Lecture 1

Moore's Law

"The number of transistors in a dense integrated circuit will double exponentially every 2 years" -Gordon Moore 1965

Not technically a "law" but an observation $\rightarrow$ prediction.
True more-or-less until 2012, now slowing down.
Processor clock rates stopped increasing in the early 2010s due to heat dispersion issues.
As we cannot increase performance via clock rate, we instead increase transistor count to put multiple processors on the same chip to ger more work done via parallelism.
- e.g.
  - Intel i9 Extreme i9-7980XE: 18 cores, 36 threads
  - AND Ryzen Threadruipper 2990WX: 32 cores, 64 threads

A core contains an ALU, FPU, several caches + misc. registers
There are enough transistors on a modern chip that we can double up registers & program counter on a core, while sharing the ALU and FPU. This, therefore, allows 2 'threads' of execution on the same core.
Caches
- Muli-level
  - L1 is closest to the core, shared between 2 threads
  - L2 can be shared between 2 cores
  - L3 is shared by all cores

Speedup $_p$ , $S_p$ : ratio of latency for solving a problem with 1 hardware unit to latency of solving with $P$ hardware units.
- $S_p = \frac{T_1}{T_p}$
- Perfect linear speedup = $S_p = p$
Efficiency $_p$ , $E_p$ : Ratio of latency for solving a problem with 1 hardware unit to $P$ times the latency of solving it on $P$ hardware units.
- Measures how well the individual hardware units are contributing to the overall solution.
- $E_p = \frac{T_1}{p \times T_p} = \frac{S_p}{p}$

Sub-linear speedup and efficiency is normal due to overhead in parallelising a problem.
Super-linear speedup is possible, but usually due to special conditions.
- e.g. serial problem doesn't dit in a CPU cache, but parallelised versions do.
Important to compare the best serial solution to the parallel version.

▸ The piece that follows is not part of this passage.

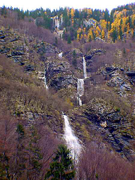 Navišji zabeleženi slap v Sloveniji v bližini Savice - je nestalen in pada čez steno Komarče
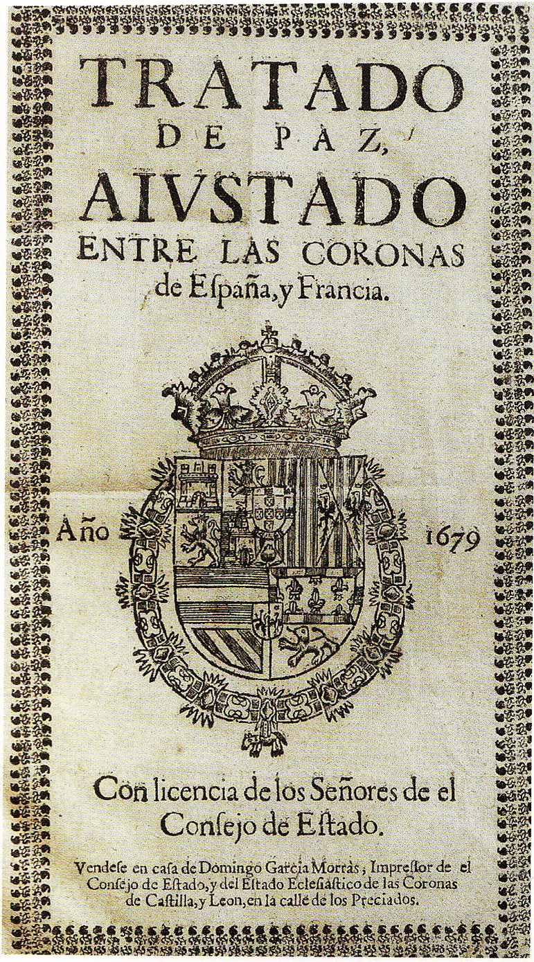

$S_p = \frac{(1-f)T_1 + fT_1}{(1-f)T_1+\frac{fT_1}{S}} = \frac{1}{1-f+\frac{f}{S}}$

$\lim_{S\rightarrow\infin}\frac{1}{1-f+\frac{f}{S}}= \frac{1}{1-f}$

or alternatively,

$\lim_{S\rightarrow\infin}\frac{T_1}{T_p} = \frac{1}{1-f}\implies \lim_{S\rightarrow\infin} T_p = T_{ser}$

John Gustafson & Edwin Barsis, in 1988, argued that Amdahl's law did not give the whole picture
- Amdahl kept the task fixed and considered how much you could shorten the processing time by running in parallel.
- Gustafson & Barsis kept the processing time fixed and considered how much larger a task one could handle in that time by running in parallel
- This approach was motivated by observing that as computers increase in power, the problems that they are applied to also increase in size.

Assume that $W$ is the workload that can be executed without parallelism in time $T$ . If $f$ is the fraction of $W$ that is parallelisable then:
- $W = (1-f)W+fW$
With speedup, $S$ , we can run $S$ times the parallelisable part in the same time, although, we don't change the amount of work done in the non-parallelisable part:
- $W_s = (1-f)W + SfW$
If we do $W_S$ in time $T$ , we are, on average, doing $W$ amount of work in time $\frac{TW}{W_S} \therefore$ the total speedup is:

$S_S = \frac{\frac{T}{TW}}{W_s} = \frac{W_s}{W} = 1-f+fS$

Both Amdahl & Gustafson $\cdot$ Barsis are correct
Together, they give guidance on which tasks can benefit from parallelisation & how
You can only go so much faster ona fixed problem using parallelisation, one cannot avoid Amdahl's limit on fixed problem size
However, when growing the size of the task, you can increase the size of the parallelised part of the problem faster than you increase the size of the non-parallelisable part, then Gustafson-Barsis gives opportunities for speedups that are not available otherwise.